对上他那双小狗勾似的黑眸,沈清未搜刮了一下腹中的词汇,选择了一个比较中肯的。
“尚可。”
只是有些腥膻味,不难入口。他不重口欲,倒不觉得有什么不好,却也不觉得好。
少年还待说什么,忽然院外传来了另一道声音,“阿清!这么没等我就吃啦?”
来者红衣白发,桃花眼眼尾泛着妖异的红,提着个食盒步步生风地走了过来。他也很美,与沈清未的清冷不同,他是风流的美。
故怀杏有些无措,他看着来者大大咧咧的闯进了自家大门,又看了看自己无动于衷的师父。
“师父,他——”
“阿清可想我了?上次离别后也有半月未见了吧?”沉风自顾自地挨着沈清未坐下,将带来的食盒打开,“快来尝尝我今日给你做的鱼片粥。”
白发男子说着,便将自己手中的粥摆在沈清未面前,将原来那碗才喝了几口的肉糜粥挤走了。
故怀杏被打断要说的话本就不岔,如今竟眼睁睁的看着那个奇怪的陌生人把自己专门做给师父喝的肉粥端到一边,心中生腾起丝丝怨气。
饶是平民百姓家也不会有这么没有礼数的人!更何况是这高门世家长大的的孩子,他那见过这样的人?

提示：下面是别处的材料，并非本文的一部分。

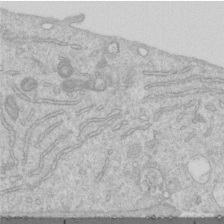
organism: Human
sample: Centriole in RPE cells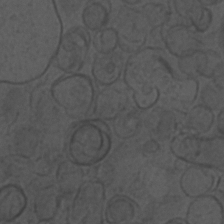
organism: C. elegans
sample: C. elegans embryo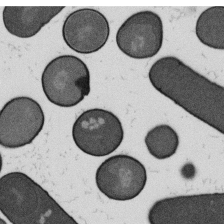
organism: B. subtilis
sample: Bacterial spore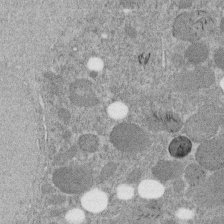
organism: C. elegans
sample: C. elegans embryo early stage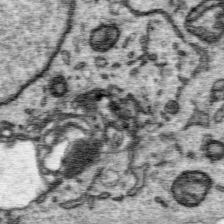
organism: Human
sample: HeLa cells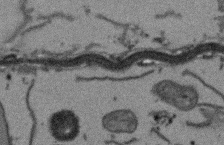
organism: Arabidopsis thaliana
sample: Root tip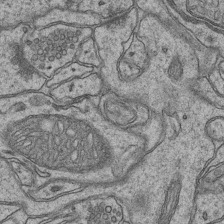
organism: Mouse
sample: CA1 Hippocampus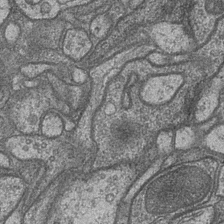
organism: Drosophila
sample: Optic medulla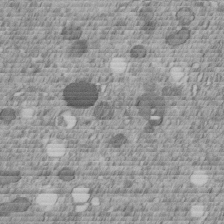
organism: C. elegans
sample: C. elegans embryo early stage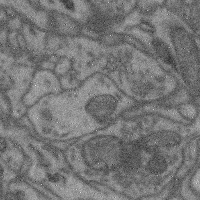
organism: Mouse
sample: Cerebral cortex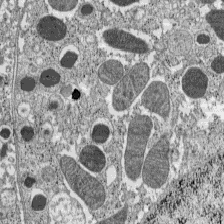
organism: C57BL Mouse
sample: Pancreatic islet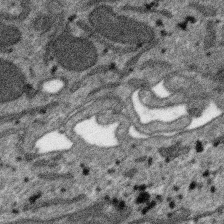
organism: Human
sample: Lung epithelial cells infected with SARS-CoV-2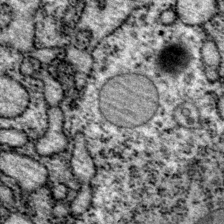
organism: P. pacificus
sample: Pharynx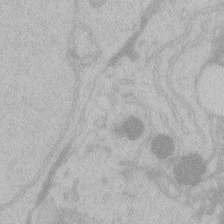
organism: Zebrafish
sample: Macrophage infected with Toxoplasma gondii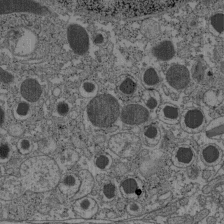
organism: C57BL Mouse
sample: Pancreatic islet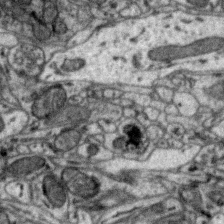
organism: Zebra finch
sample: Brain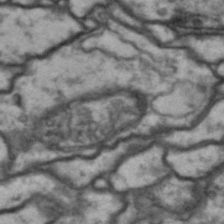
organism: Drosophila
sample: Brain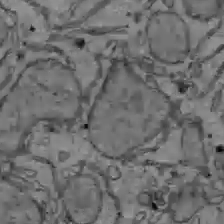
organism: C57BL Mouse
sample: Liver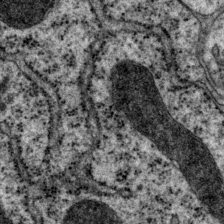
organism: P. pacificus
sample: Pharynx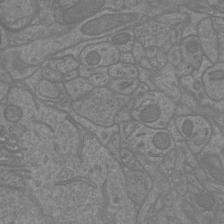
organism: Mouse
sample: Cortical neurons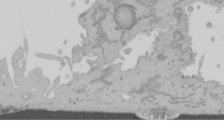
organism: Mouse
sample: Cancer cell death in ED-1 cells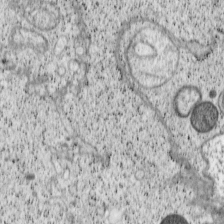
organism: African green monkey
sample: COS-7 cells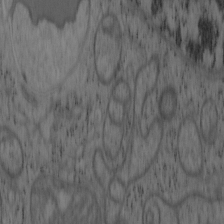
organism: Human
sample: HeLa cells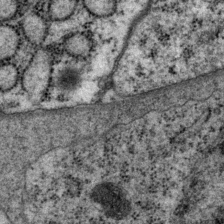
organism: P. pacificus
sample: Pharynx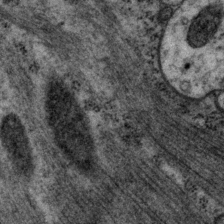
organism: P. pacificus
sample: Pharynx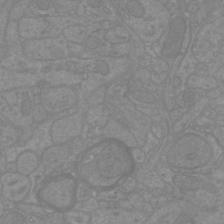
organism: Mouse
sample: Cortical neurons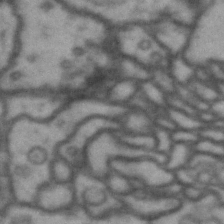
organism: Drosophila
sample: Brain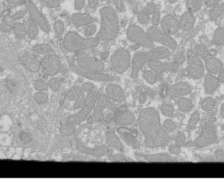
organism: Xenopus
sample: Cilia; centrioles in frog embryo cells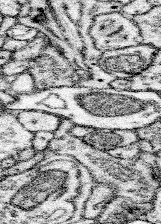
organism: Mouse
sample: Somatosensory cortex neuropil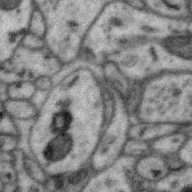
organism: Zebra finch
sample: Brain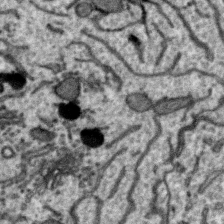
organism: Zebra finch
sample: Brain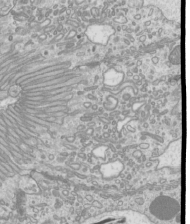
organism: Mouse
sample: Cilia; mouse epididymis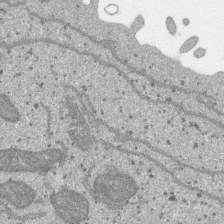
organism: Human
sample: Lung epithelial cells infected with SARS-CoV-2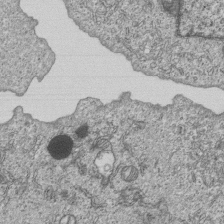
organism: Human
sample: MDA-MB-231 cells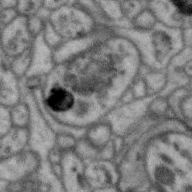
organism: Zebra finch
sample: Brain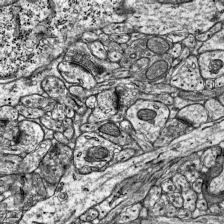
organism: Mouse
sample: Visual Cortex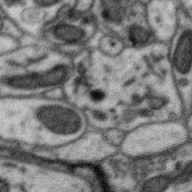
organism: Zebra finch
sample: Brain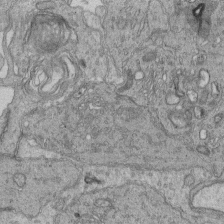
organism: Human
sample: Retinal organoid Rod and Cone cells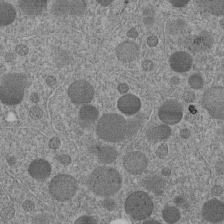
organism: C. elegans
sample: C. elegans embryo early stage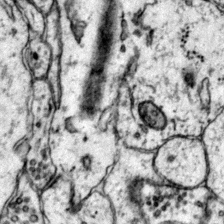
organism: Mouse
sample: Primary visual cortex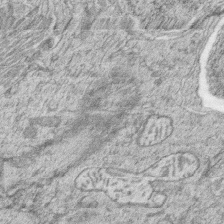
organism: Zebrafish
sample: synaptic ribbons in rod cells and cone cells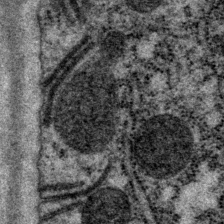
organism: P. pacificus
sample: Pharynx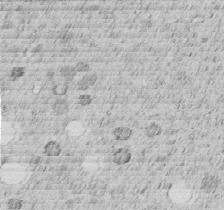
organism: C. elegans
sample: C. elegans embryo early stage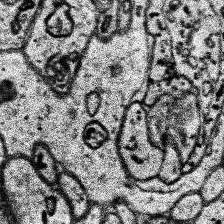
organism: Human
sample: Temporal Lobe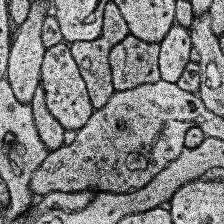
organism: Human
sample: Temporal Lobe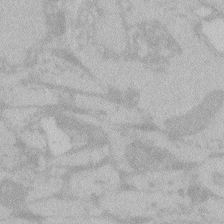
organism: Zebrafish
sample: Macrophage infected with Toxoplasma gondii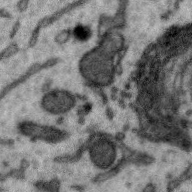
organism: Zebra finch
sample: Brain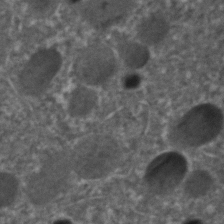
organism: C. elegans
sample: C. elegans embryo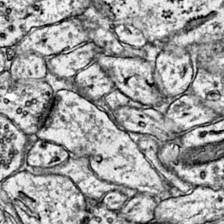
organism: Mouse
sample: Primary visual cortex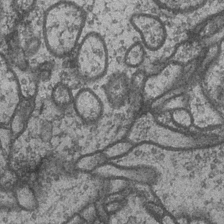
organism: Drosophila
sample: Optic medulla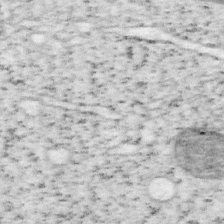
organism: Mouse
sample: OT-I killer T cells with ID8 ovarian cancer cells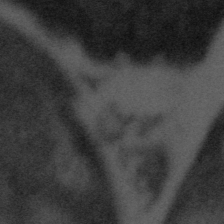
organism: Tuwongella immobilis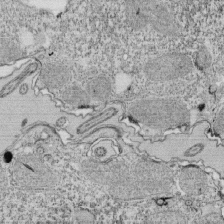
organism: Tetrahymena
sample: Cilia in tetrahymena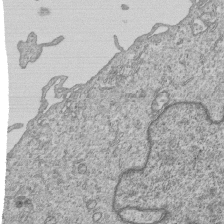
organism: Human
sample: MDA-MB-231 cells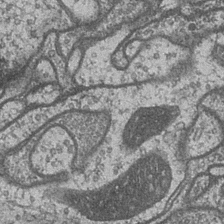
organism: Drosophila
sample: Optic medulla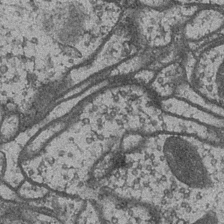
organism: Drosophila
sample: Optic medulla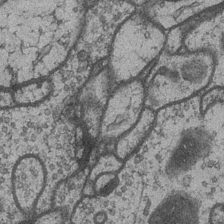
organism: Drosophila
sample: Optic medulla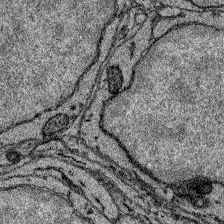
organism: Zebrafish
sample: Larval olfactory bulb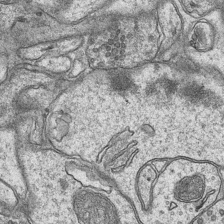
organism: Mouse
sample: CA1 Hippocampus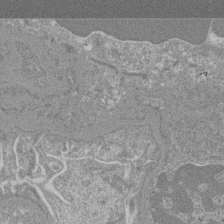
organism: Mouse
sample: Glomerulus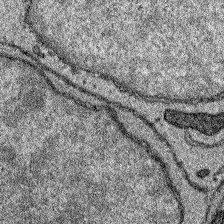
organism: Zebrafish
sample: Larval olfactory bulb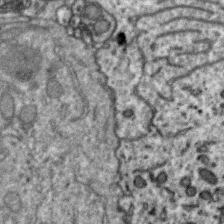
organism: Zebra finch
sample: Brain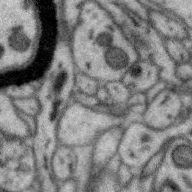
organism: Zebra finch
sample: Brain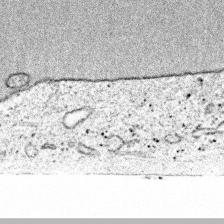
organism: Human
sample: HeLa cells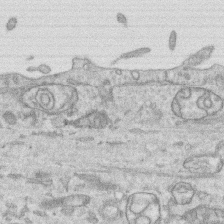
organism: Human
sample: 1205lu cells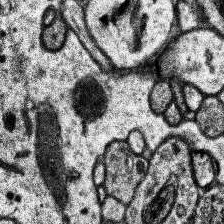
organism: Human
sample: Temporal Lobe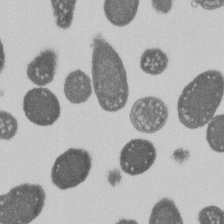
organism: E. coli
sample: Bacterial nucleoid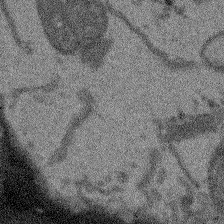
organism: Arabidopsis thaliana
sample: Root tip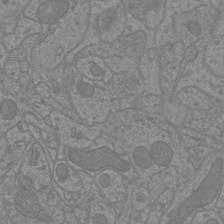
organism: Mouse
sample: Cortical neurons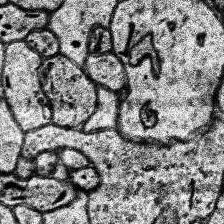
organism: Human
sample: Temporal Lobe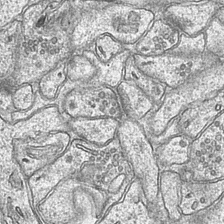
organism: Mouse
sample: CA1 Hippocampus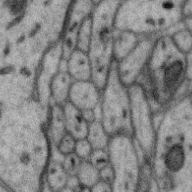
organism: Zebra finch
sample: Brain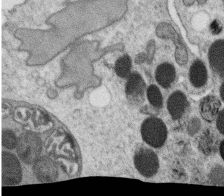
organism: C. elegans
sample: C. elegans oocyte; sperm cells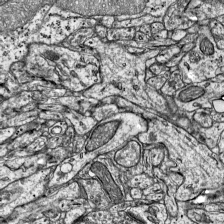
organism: Mouse
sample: Visual Cortex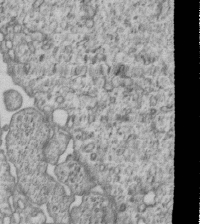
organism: Human
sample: MDA-MB-231 cells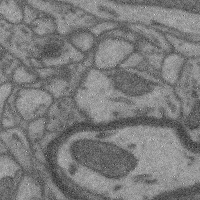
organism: Mouse
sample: Cerebral cortex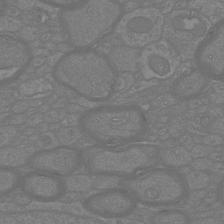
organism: Mouse
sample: Cortical neurons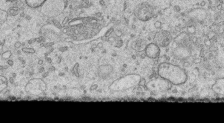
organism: Human
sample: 1205lu cells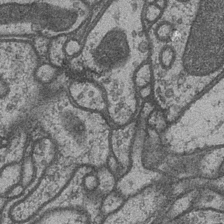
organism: Drosophila
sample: Optic medulla

可故怀杏没有话语权,他只能眼巴巴的看向自家师父。而沈清未却没有给他一个眼神!虽然一直以来他们在饭桌上都没有眼神交流就是了,但故怀杏还是控制不住的觉得委屈。
“师父……”
听见他的声音,沈清未抬起头看他一眼。“怎么了?”
那厢故怀杏还未说话,这厢沉风就笑开了,他对着沈清未道:“想必是这孩子也想喝鱼片粥呢,可这是我专门跟阿清做的,不知阿清愿不愿意分给你的小徒弟一碗?”
沈清未点点头,“你的手艺一向好,便让他尝一尝吧。”
故怀杏呆住了。
他终于想起这人是谁。他就是那日他昏迷时再次给他下黑手的人!
他为何与师父这般亲密?
师父为什么和他说那么多话,还夸他手艺好?师父从未这样对待过自己。
故怀杏对上那人含笑的眼,蓦地瞧见沉风原本漆黑的瞳孔有一瞬变成深蓝色。
那是……什么?
然而只是一瞬,那人又开始缠着自家师父说话。故怀杏也不能肯定自己是否看到了。
他恍惚的拿起汤勺,看着自己面前的两份粥。
“小徒弟~”沉风笑眯眯地看他,“你怎么不吃呀?”
沈清未也抬头看他一眼,复而转头朝白发男子道,“沉风,慎言。”
白发男子撇撇嘴,哼哼道:“你徒弟可不就是我徒弟?”
沈清未没理他,拿起一旁的帕子擦了擦唇角,对故怀杏道,“此人是为师的好友,名为沉风,按辈分你应唤他一声叔叔。”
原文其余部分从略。